Постепенно я сдружился со старшиной роты, сержантом, родом из Подмосковья. Он мне доверил ходить на почту за письмами и посылками. Я брал двоих солдат из роты и шёл на почту. Посылок обычно было немного.
Письма мы раскладывали на моём столе, а посылки несли в каптёрку, и там в присутствии адресата их вскрывал старшина. Иногда нас чем-нибудь угощали. А однажды в посылке обнаружилась бутылка крепкого спиртного. Старшина заявил:
– В армии спиртное не положено!
– Я не просил, – начал оправдываться хозяин посылки. Потом пожал плечами: – Что хотите, то и делайте.
Мы пошли на компромисс, распив бутылку на троих.
* * *
Как-то утром к нам в казарму зашёл дежурный офицер части. Рота была на физзарядке. А я спал, поскольку считал, что команда «Рота, подъём!» ко мне не относится. Дежурный, подойдя к моей койке, спросил у командиров, находящихся в казарме:
– А это кто?
– Писарь.
Этим словом всё было сказано.
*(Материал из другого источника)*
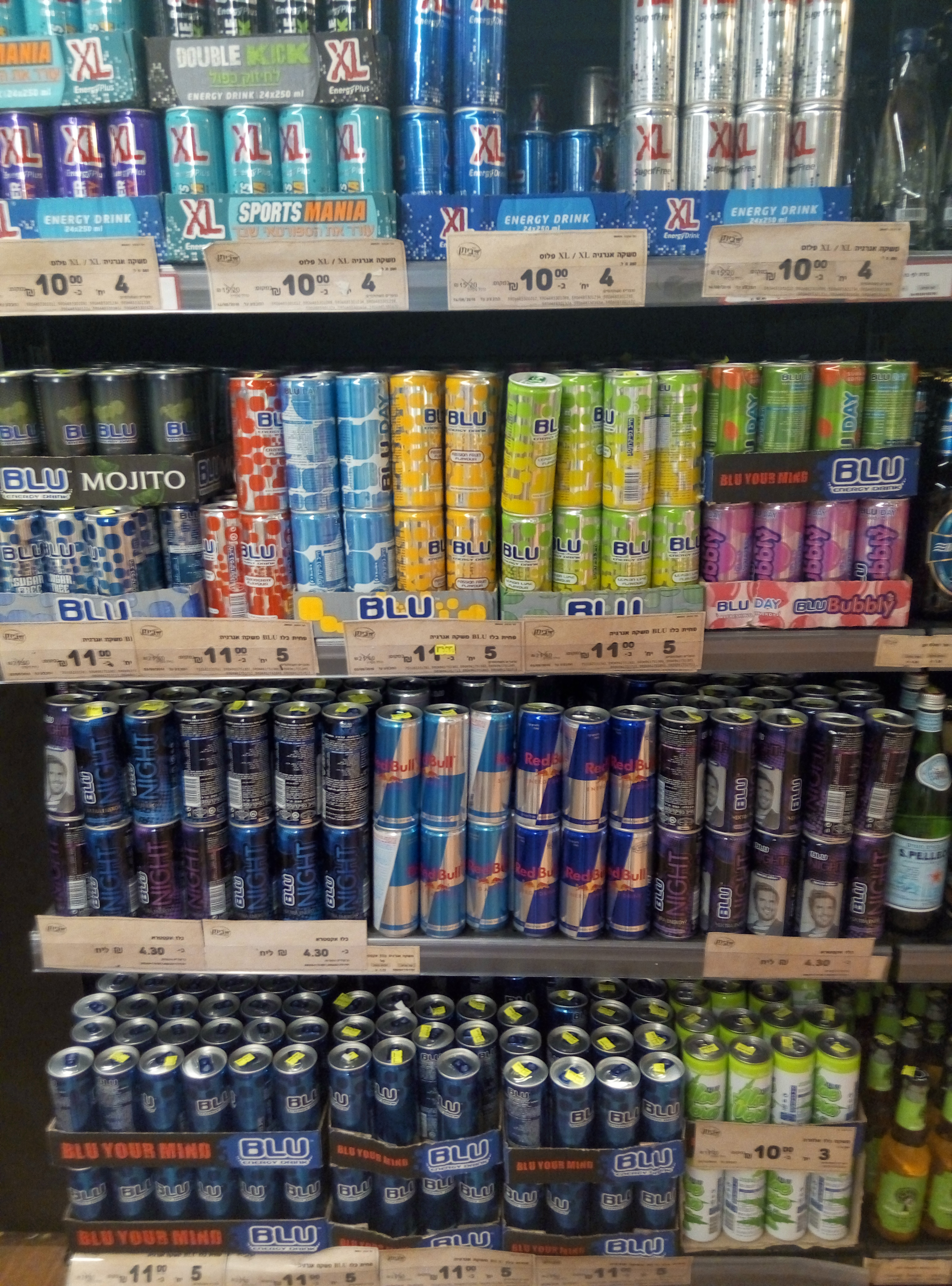 Enery Drinks -israel 2016

Я слышал этот разговор, но глаз не открывал, и меня никто не тронул. Обычно я поднимался, когда уже нужно было готовиться к завтраку.
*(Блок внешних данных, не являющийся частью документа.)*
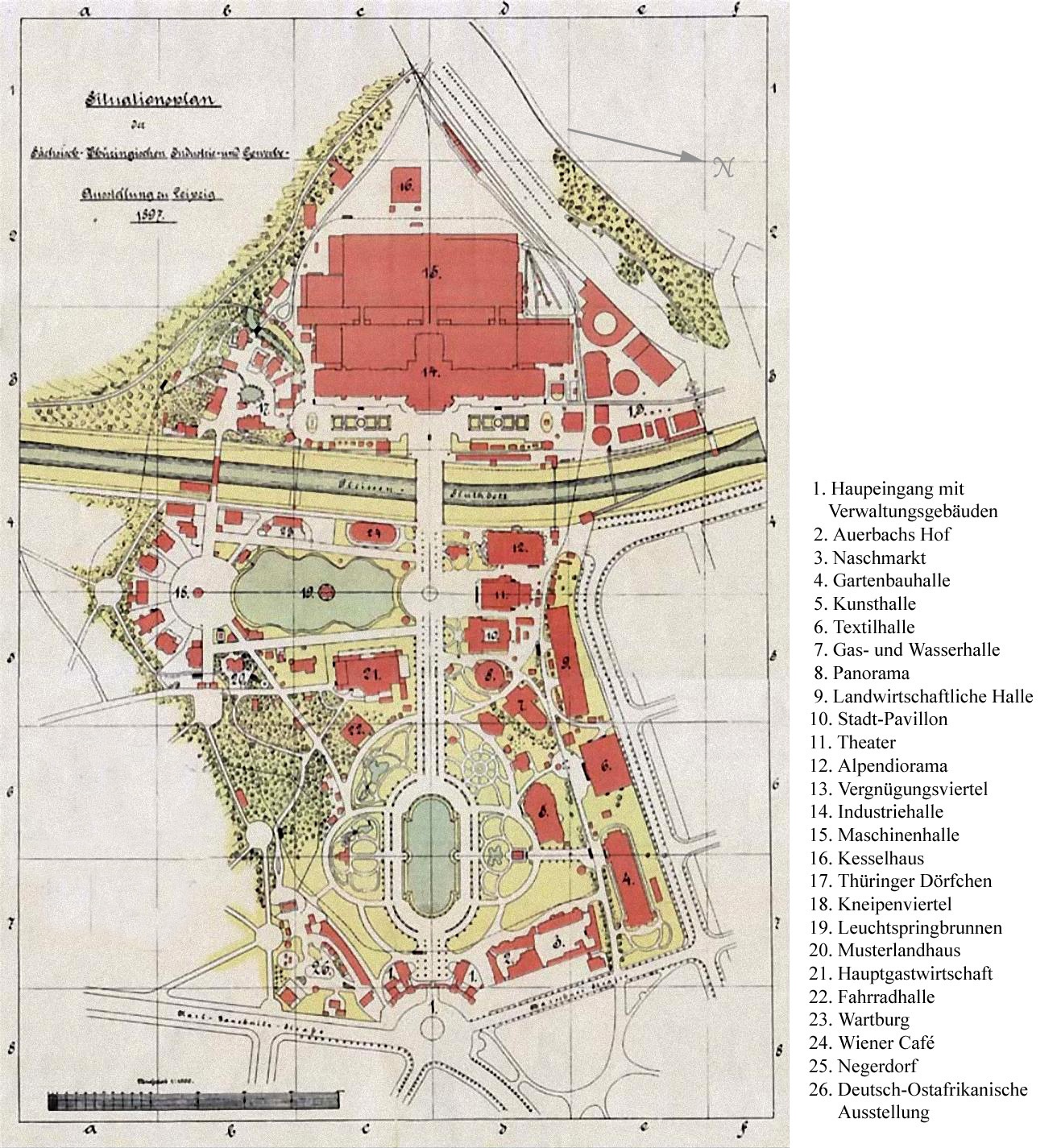 Lageplan der Sächsisch-Thüringischen Industrie- und Gewerbeausstellung Leipzig 1897

7 ноября, в День Великой Октябрьской социалистической революции мне поваляться в постели не удалось. Всю нашу роту подняли для участия в параде в городе Ахалцихе. После завтрака мы переоделись в парадную форму и вышли на построение. Нас передвигали, переставляли в разные места колонны, как будто кто-то играл в громадный тетрис. Когда, наконец, по мнению командиров, удалось добиться какой-то стройности, начались тренировки по строевой подготовке на плацу. Я вспомнил, как два года назад сам здесь же постигал азы армейской шагистики.
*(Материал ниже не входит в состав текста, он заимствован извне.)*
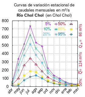 Curvas de variación estacional del río Chol Chol en Chol Chol. # Dirección General de Aguas # Diagnóstico y clasificación de los cursos y cuerpos de agua según objetivos de calidad. Cuenca del río Imperial. # Santiago de Chile # Ministerio de Obras Públicas (Chile) # 2004 # url: # urlarchivo: # Tabla 4.7: Río Chol Chol en Chol Chol (m3/s) , pág. 51 mes 5% 10% 20% 50% 85% 95% abr 60.719 48.81 38.152 25.453 17.7 15.296 may 336.125 267.508 197.242 98.718 32.06 13.671 jun 517.112 452.52 380.486 259.721 137.039 76.279 jul 738.03 628.61 514.539 342.249 189.2 119.755 ago 534.388 459.7 383.071 270.346 175.991 136.768 sep 490.084 385.225 292.574 184.34 120.179 100.837 oct 223.577 192.588 160.747 113.799 74.366 57.923 nov 138.16 120.781 102.305 73.577 47.466 35.767 dic 99.829 84.692 69.398 47.427 29.676 22.532 ene 56.181 49.442 42.353 31.509 21.888 17.672 feb 34.733 31.837 28.65 23.419 18.27 15.79 mar 29.26 26.958 24.558 20.934 17.714 16.253 This plot was created with Gnuplot.

Тренировка длилась полтора часа с двумя перерывами. А затем мы пошли строем в центр Ахалцихе, где была сооружена трибуна, на которой находились руководители города, района и командиры воинских частей, дислоцированных поблизости.
Вначале прошла демонстрация трудящихся, за ними двинулись воинские части. Открывали парад пограничники во главе с бравым подполковником (заместителем командира части) со знаменем части. За ним следовали музыкальный оркестр и две роты солдат, в авангарде которых шли командиры. Первую роту составляли «ветераны парадов», которым два раза в году приходилось участвовать в подобных торжественных смотрах. Это была маневровая группа, авторота и другие подразделения, дислоцирующиеся при штабе части. Второй ротой была наша учебная, в которой правофланговым маршировал я и два моих коллеги из других учебных рот. Мы прошли чётко, без единого сбоя, хотя срок службы у солдат нашей роты был чуть более месяца.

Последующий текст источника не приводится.